Working Title: Given Over
After his father dies and he is stripped of citizenship, Solomon must recreate family/community in order to survive the systems that seek to destroy him and the world around him
At every turn, Fallu, Solomon’s father, thwarts the boy’s ability to get ahead. First, he abandons his son and daughter, Blessing. Then he has a daughter, Alicia Amal, who he dotes on. Fallu never misses an opportunity to disappoint his son and show him that he doesn’t love him. From not paying child support to missing soccer games, to never calling or showing up in the boy’s life. Even when he is threatened with deportation to Sierra Leone, the country he fled during the civil war, his concern is never for Solomon. After his death, Fallu negatively affects his children in that his immigrant status leaves them subject to the political whims of an America under a fascistic regime which strip the citizenship of children of immigrants leaving them stateless and vulnerable. But, is it fair to lay all of this at his feet? Afterall, America’s downturn affects him too as his immigration status is ripped from him and he faces deportation to the country he fled 20 years ago.
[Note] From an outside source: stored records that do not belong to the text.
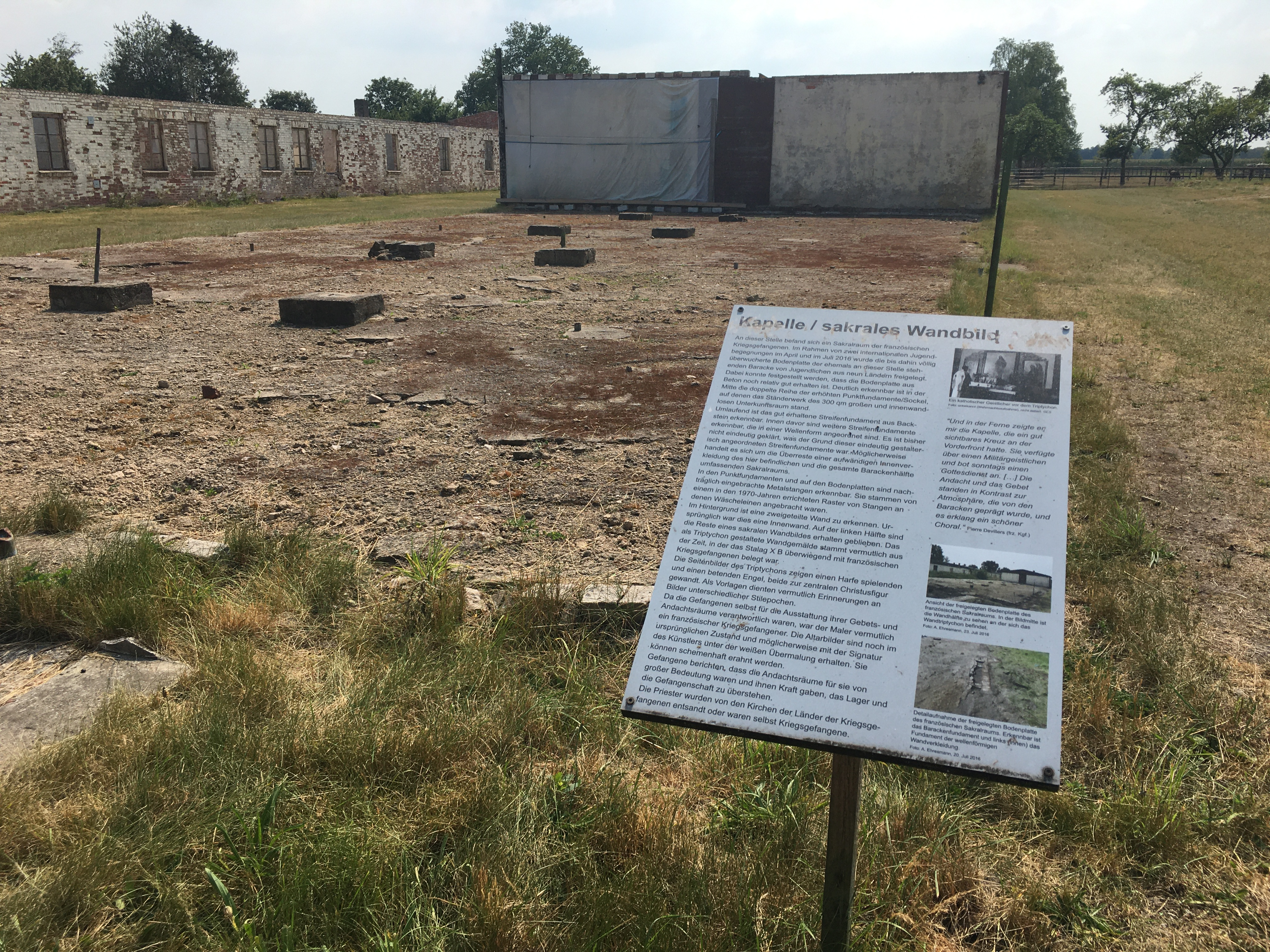 Hinter einer Plane verbirgt sich das übermalte Wandbild aus dem ehemaligen Andachtsraum französischer Kriegsgefangener. Eine Informationstafel informiert über das ehemalige Altarbild.
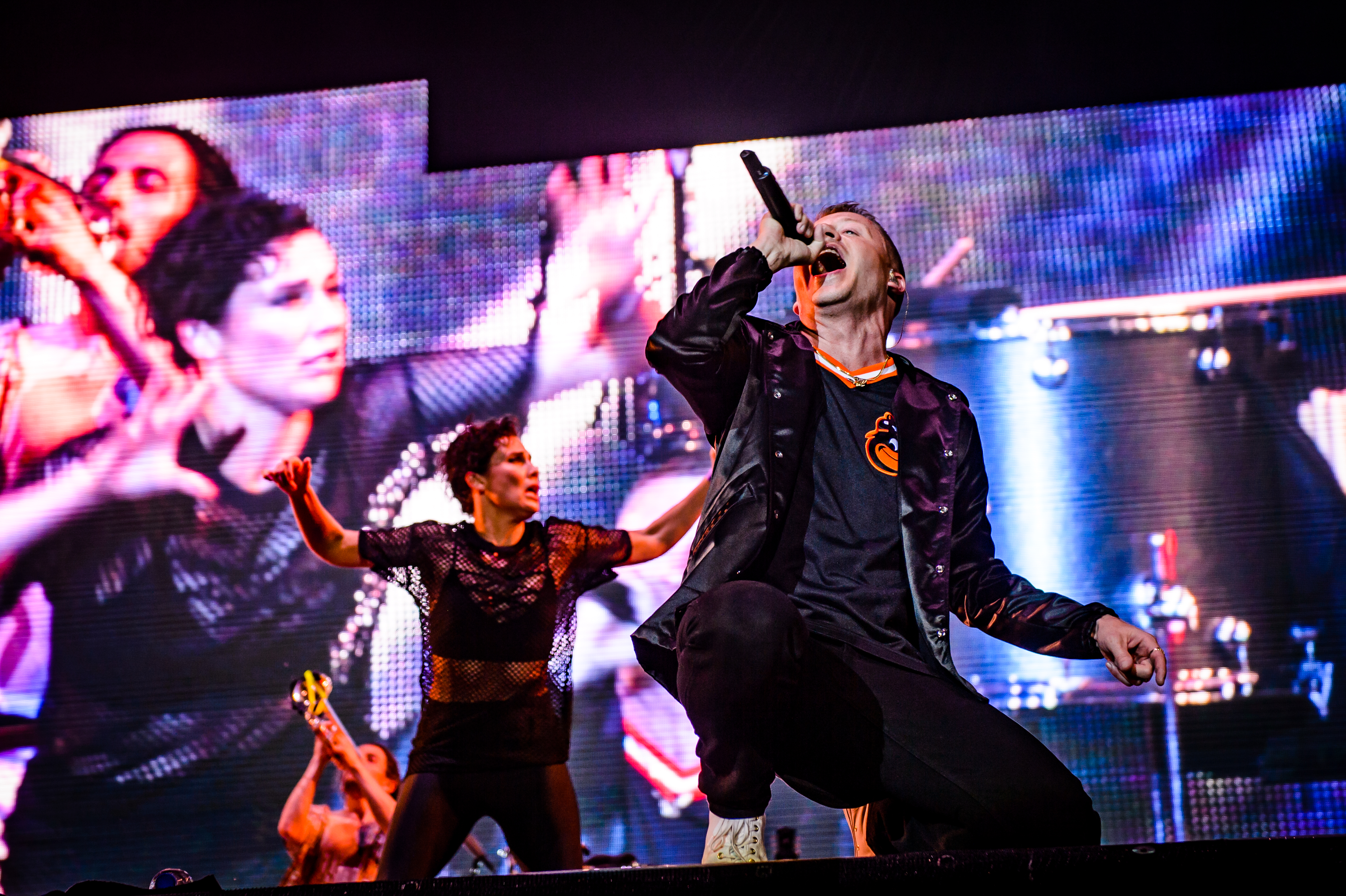 'Rock im Park 2017; Nürnberg': 'Macklemore & Ryan Lewi'
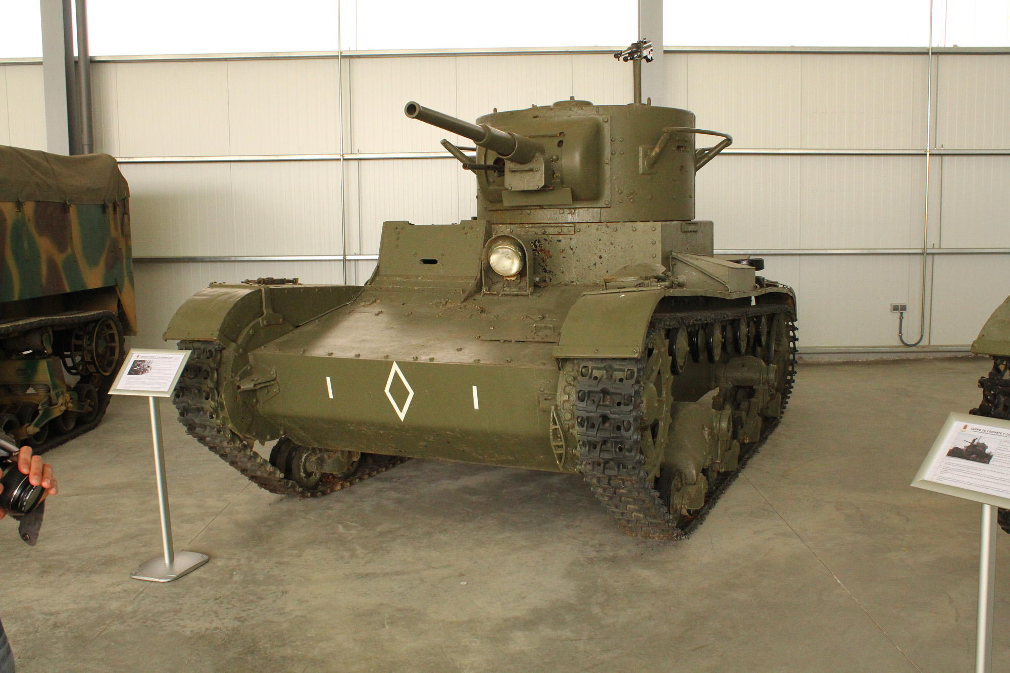 Tanque ligero T-26B, conocido en España como "Vickers". Fabricado en la URSS a partir de 1933, 281 unidades de este tanque llegaron a España durante la Guerra Civil, entre octubre de 1936 y marzo de 1938, sirviendo inicialmente en el bando republicano. 150 tanques T-26B fueron usados por los republicanos en la Batalla de Brunete en julio de 1937, la mayor batalla de tanques de esa contienda. Algunos fueron capturados por el bando nacional. Al terminar la Guerra Civil quedaban 139 unidades en España, que siguieron en activo en el Ejército español hasta la llegada de material estadounidense más moderno en la década de 1950. En el museo se exhiben dos T-26B, uno con el esquema usado por el bando republicano y otro con el esquema usado por los tanques capturados por el bando nacional. Armored Units Museum of El Goloso Light tank T-26B, known in Spain as "Vickers". Made in the USSR from 1933, 281 units of this tank came to Spain during the Civil War, between October 1936 and March 1938, initially serving on the Republican side. 150 T-26B tanks were used by Republicans in the Battle of Brunete in July 1937, the greatest tank battle of the war. Some were captured by the national side. After the Civil War there were 139 units in Spain, which continued active in the Spanish Army until the arrival of modern American material in the 1950s. In the museum are displayed two T-26B, one with the schema used by the Republican side and other one with the schema used by tanks captured by the national side.
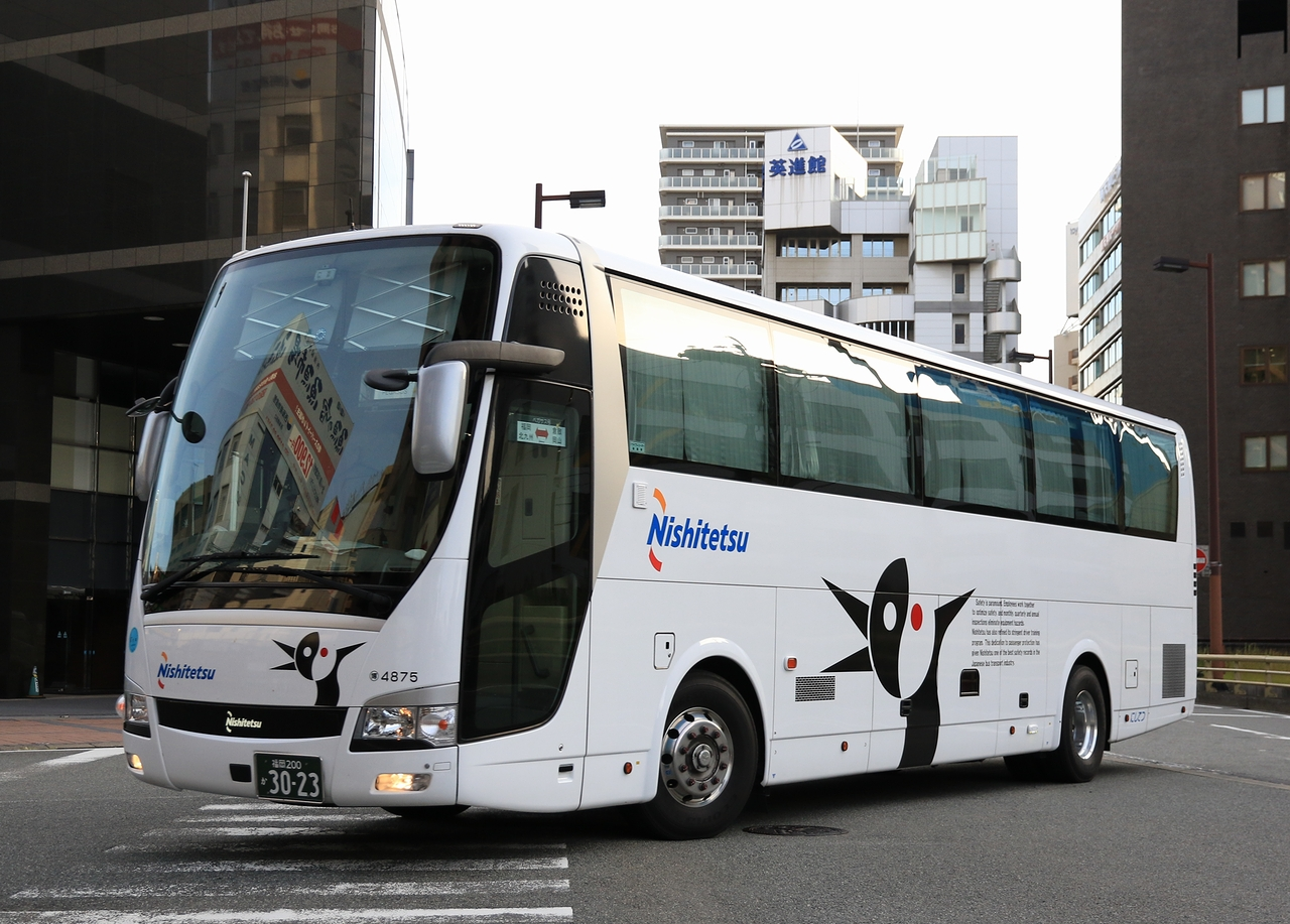 登録番号 福岡200か30-23 車番：4875 西日本鉄道㈱博多自動車営業所所属 夜行高速用車両 2015年9月 福岡市中央区にて撮影 撮影者 Zondag2000
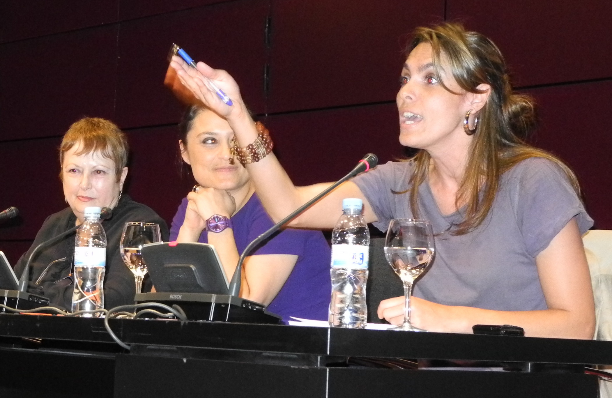 Mesa de apertura de la celebración del 20 aniversario del Curso de Teoría Feminista dirigido por Celia Amorós y Ana de Miguel. Madrid
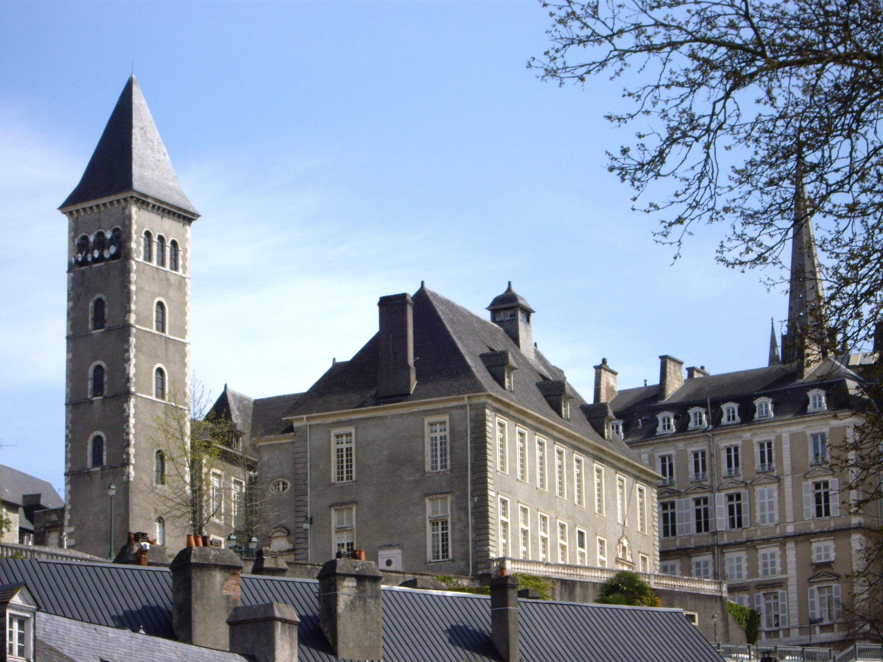 Parlement de Navarre (Pau, 64)
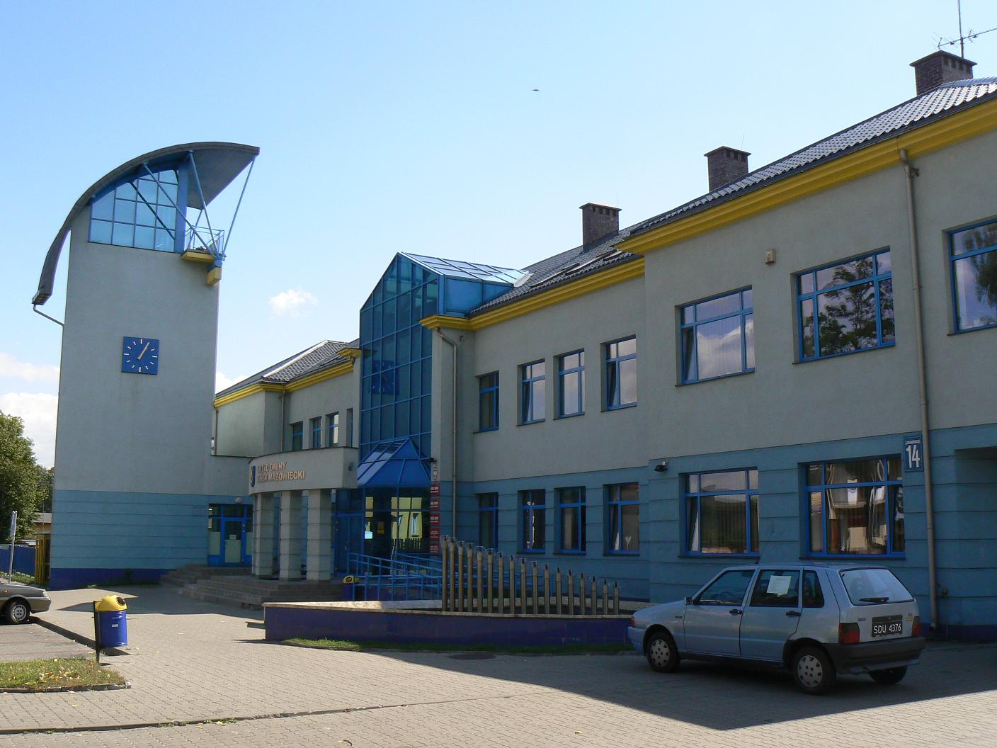 Siedziba Urzędu Gminy wiejskiej Mińsk mazowiecki
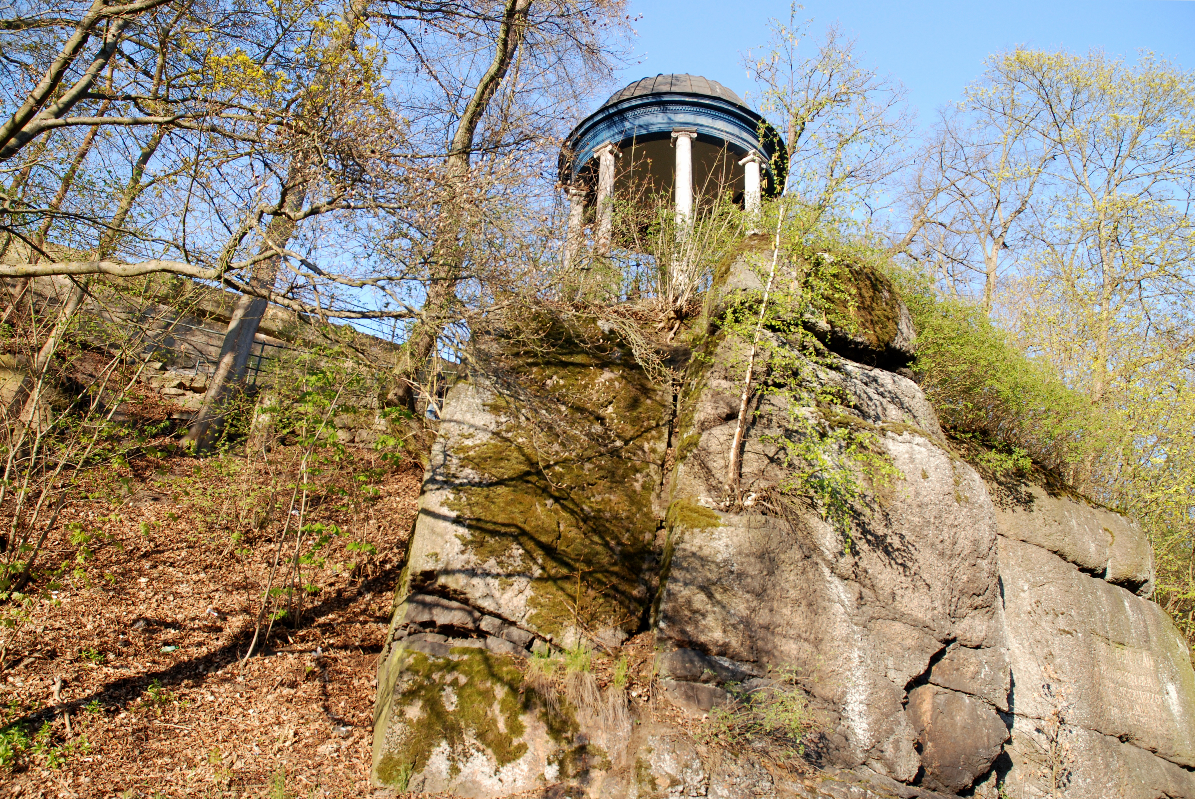 Dorotin altán nad řekou Teplou proti Galerii umění v Karlových Varech
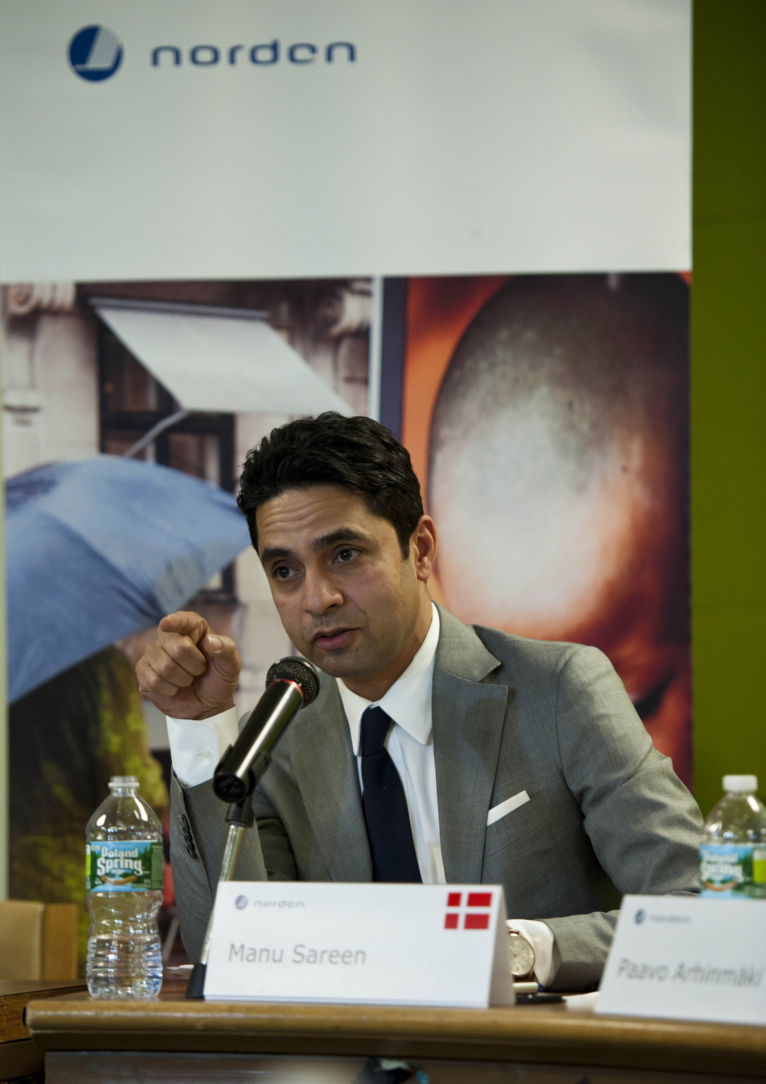 Danmarks ligestillingsminister Manu Sareen under FN's Kvindekommissions samling (CSW) 2013
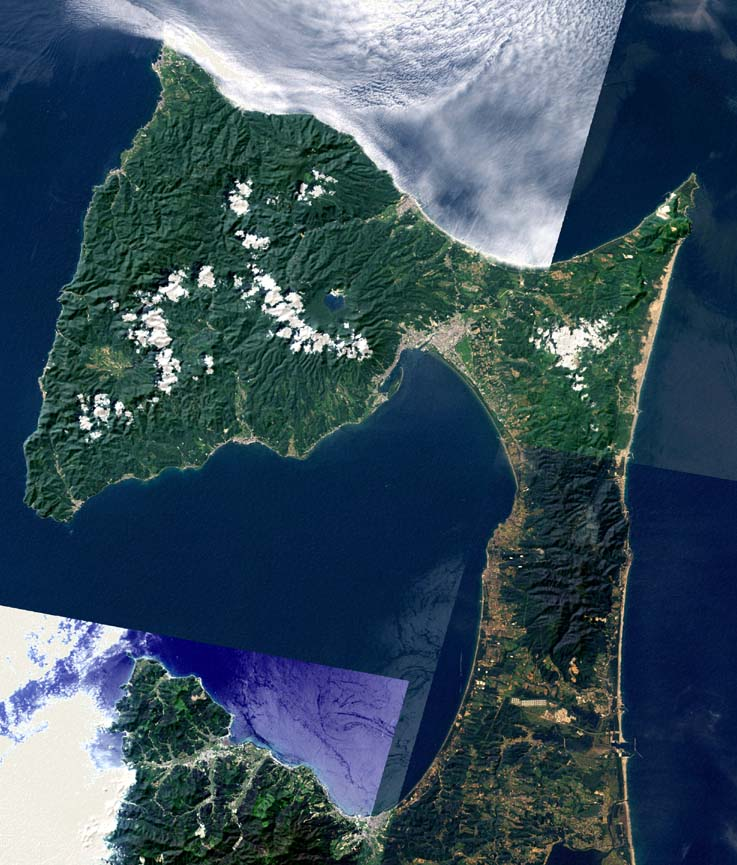 Shimokita Peninsula, Aomori, Japan.

Maybe the real villain is America which, like a rampaging elephant is trampling Fallu and Solomon underfoot like grass.
Ex 3 Breakout title
· Given Over
· When Elephants Rampage
· Released into the Time of Shameful lusts
Ex 4 Comparables
· Homeland Elegies (personal account of life in the time of Trump)
· Years and Years (HBO mini-series)
· The Plot Against America (family watches as the country moves toward fascism and has to weigh how to survive)
· Upcoming: The next Civil War (Marche)/non-fiction; Without a handle (Joe Milan- fiction); and, Ben + Beatriz (Gamara) fiction.
Ex. 5 Hook
In a fascist leaning America what happens if Solomon’s teenage rebellion of truancy and marijuana smoking, means he is stripped of US citizenship and deported to the country his father fled 20 years earlier seeking safety from tyranny: Sierra Leone.
America strips citizenship from 16 y.o. Solomon who is grieving his father’s death and deports him to the country his father fled 20 years ago: Sierra Leone. How will he survive and will he ever see his homeland again?
Ex 6 primary conflict
Fifteen-year-old Solomon has always longed for a relationship with his father, Fallu. When Fallu dies, Solomon refuses to accept the loss and acts out violently with his mother, skips school and smokes pot. When Solomon is arrested for truancy, Fallu again causes Solomon’s life to make a major shift. The son of an immigrant, Solomon’s truancy qualifies him for de-citizenshipping and deportation to the country his father fled for safety 20 years earlier: Sierra Leone.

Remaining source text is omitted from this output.